┌─ Records to use
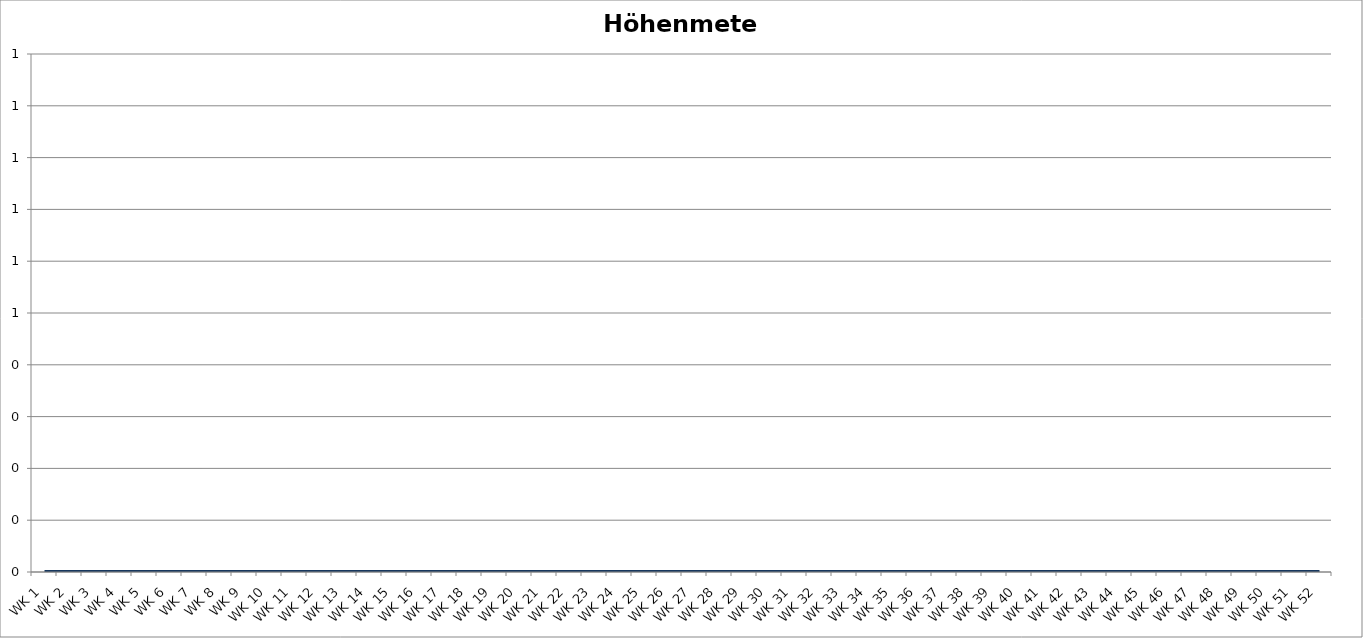
| Category | Höhenmeter |
|---|---|
| WK 1 | 0 |
| WK 2 | 0 |
| WK 3 | 0 |
| WK 4 | 0 |
| WK 5 | 0 |
| WK 6 | 0 |
| WK 7 | 0 |
| WK 8 | 0 |
| WK 9 | 0 |
| WK 10 | 0 |
| WK 11 | 0 |
| WK 12 | 0 |
| WK 13 | 0 |
| WK 14 | 0 |
| WK 15 | 0 |
| WK 16 | 0 |
| WK 17 | 0 |
| WK 18 | 0 |
| WK 19 | 0 |
| WK 20 | 0 |
| WK 21 | 0 |
| WK 22 | 0 |
| WK 23 | 0 |
| WK 24 | 0 |
| WK 25 | 0 |
| WK 26 | 0 |
| WK 27 | 0 |
| WK 28 | 0 |
| WK 29 | 0 |
| WK 30 | 0 |
| WK 31 | 0 |
| WK 32 | 0 |
| WK 33 | 0 |
| WK 34 | 0 |
| WK 35 | 0 |
| WK 36 | 0 |
| WK 37 | 0 |
| WK 38 | 0 |
| WK 39 | 0 |
| WK 40 | 0 |
| WK 41 | 0 |
| WK 42 | 0 |
| WK 43 | 0 |
| WK 44 | 0 |
| WK 45 | 0 |
| WK 46 | 0 |
| WK 47 | 0 |
| WK 48 | 0 |
| WK 49 | 0 |
| WK 50 | 0 |
| WK 51 | 0 |
| WK 52 | 0 |
└─
• _Exercise goal_
Retype each line above precisely, please. Skip anything that is a picture.

• _Exercise solution_
| Category | Höhenmeter |
|---|---|
| WK 1 | 0 |
| WK 2 | 0 |
| WK 3 | 0 |
| WK 4 | 0 |
| WK 5 | 0 |
| WK 6 | 0 |
| WK 7 | 0 |
| WK 8 | 0 |
| WK 9 | 0 |
| WK 10 | 0 |
| WK 11 | 0 |
| WK 12 | 0 |
| WK 13 | 0 |
| WK 14 | 0 |
| WK 15 | 0 |
| WK 16 | 0 |
| WK 17 | 0 |
| WK 18 | 0 |
| WK 19 | 0 |
| WK 20 | 0 |
| WK 21 | 0 |
| WK 22 | 0 |
| WK 23 | 0 |
| WK 24 | 0 |
| WK 25 | 0 |
| WK 26 | 0 |
| WK 27 | 0 |
| WK 28 | 0 |
| WK 29 | 0 |
| WK 30 | 0 |
| WK 31 | 0 |
| WK 32 | 0 |
| WK 33 | 0 |
| WK 34 | 0 |
| WK 35 | 0 |
| WK 36 | 0 |
| WK 37 | 0 |
| WK 38 | 0 |
| WK 39 | 0 |
| WK 40 | 0 |
| WK 41 | 0 |
| WK 42 | 0 |
| WK 43 | 0 |
| WK 44 | 0 |
| WK 45 | 0 |
| WK 46 | 0 |
| WK 47 | 0 |
| WK 48 | 0 |
| WK 49 | 0 |
| WK 50 | 0 |
| WK 51 | 0 |
| WK 52 | 0 |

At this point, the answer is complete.